Hidup ini kejam, kata politikus. Sehingga, banyak politikus saling gugat di pengadilan. Hidup ini pahit, kata pedagang sayur. Pahitnya melebihi buah pare. Itulah kenyataan yang sering kita hadapi dalam keseharian. Pedagang yang cerdas melihat keruwetan jadi peluang. Ia melihat setiap kerugian sebagai titik awal mencapai keuntungan. Sementara, pedagang yang malas hanya menanti hari mujur, padahal tiap hari adalah hari mujur.
Sering kali kita saat menerima musibah, menjadikannya titik awal untuk mendapat musibah kedua yang kita ciptakan sendiri. Bukankah Ibnu Batutah, petualang Islam abad pertengahan, terdampar di sebuah pulau akibat perahunya karam. Ia tak pesimistis, tetapi sebaliknya, Ibn Batutah berhasil menjadikan pulau itu sebuah negara. Itulah Maladewa, negara sejuta cinta.
Kita sering pesimistis ketika melihat sesuatu telah telan jur terjadi. Padahal, tak ada sesuatu yang terjadi kecua li atas kehendak-Nya. Karena itu, jika rezeki yang kita dapat hari ini hanya sekantong jeruk yang kecut, jangan dibuang. Peras dan tambahkanlah gula, lalu campur dengan es batu dan hidangkan saat panas menyengat. Jeruk asam itu menjadi sangat nikmat.
“Maka nikmat Tuhan kamu yang manakah yang kamu dustakan?” (QS ar-Rahman: 13) Maka, nikmatilah ketentuan Allah atas kita untuk kita optimalkan sesuai kemampuan yang kita miliki. Dengan itu, kita akan menjadi pribadi yang sempurna.
Tabiat dunia itu penuh jebakan dan kepuasan yang kita dapatkan darinya tak lebih dari sesaat.

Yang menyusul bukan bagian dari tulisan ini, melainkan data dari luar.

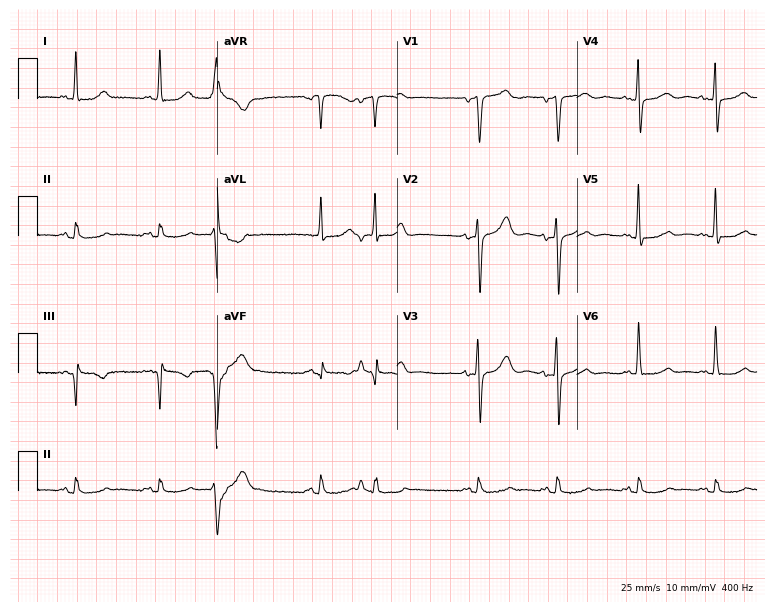
Electrocardiogram (7.3-second recording at 400 Hz), a female, 83 years old. Of the six screened findings (first-degree AV block, right bundle branch block, left bundle branch block, sinus bradycardia, atrial fibrillation, sinus tachycardia), none is recorded. Only these six findings were labelled.
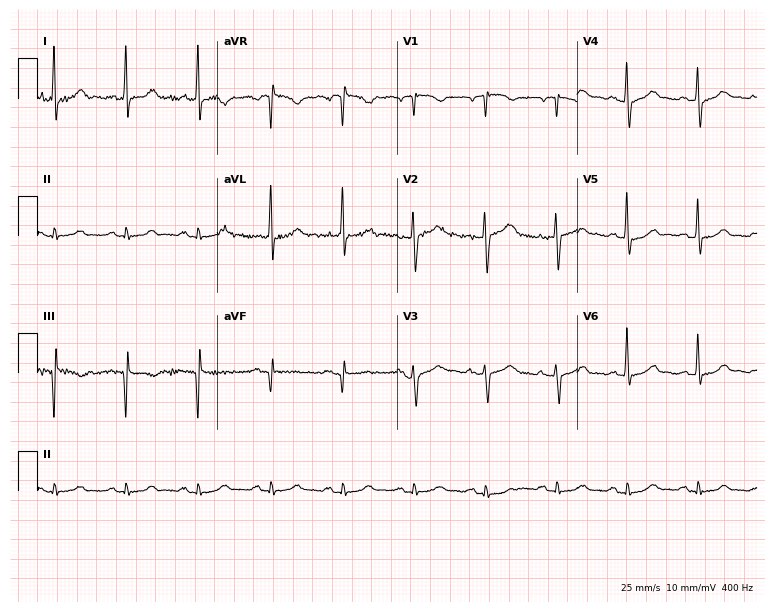
Electrocardiogram (7.3-second recording at 400 Hz), a 79-year-old male. Overall reading on record: normal ECG.

Dalam sebuah hadis yang diriwayatkan dari Abu Hurairah, Rasulullah SAW bersabda, “Bukankah dunia itu terlaknat, terlaknat pula jika (mengejarnya) kecuali dengan berzikir kepada Allah SWT.” Jika semua usaha menggapai kebaikan sudah kita lakukan, tapi kok masih saja ada yang mengganjal, bergegaslah ambil air wudhu dan dirikanlah shalat.

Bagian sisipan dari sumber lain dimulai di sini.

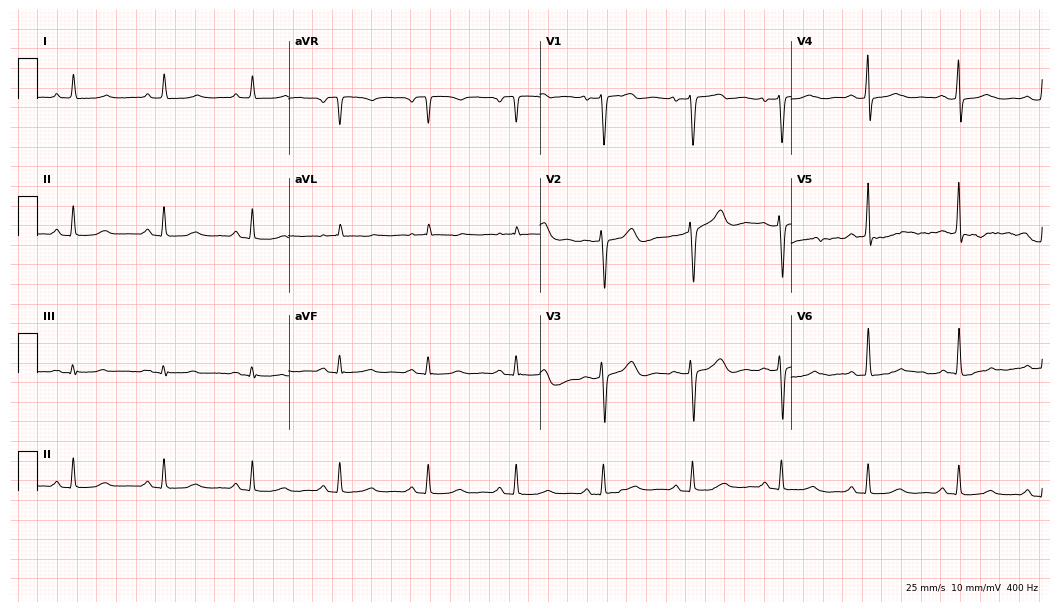
ECG — a 47-year-old female. Screened for six findings — first-degree AV block, right bundle branch block, left bundle branch block, sinus bradycardia, atrial fibrillation, sinus tachycardia — none is recorded.

Rasulullah SAW acap meminta Bilal dengan berkata, “Segarkan kami wahai Bilal (dengan kau kumandangkan) shalat.” Shalat adalah ibadah yang sangat eksotis. Kita bersimpuh di hadapan pemilik semua sandiwara kehidupan dunia ini dengan meletakkan kening di atas sajadah. Tanah yang padanya kita letakkan kening itu telah membuat seluruh persoalan dunia yang kita hadapi seakan ikut ditelan bumi. Bagi seorang mukmin, shalat menjadi kekuatan energinya dalam bermi’raj kepada Allah SWT. Wallahu a’lam.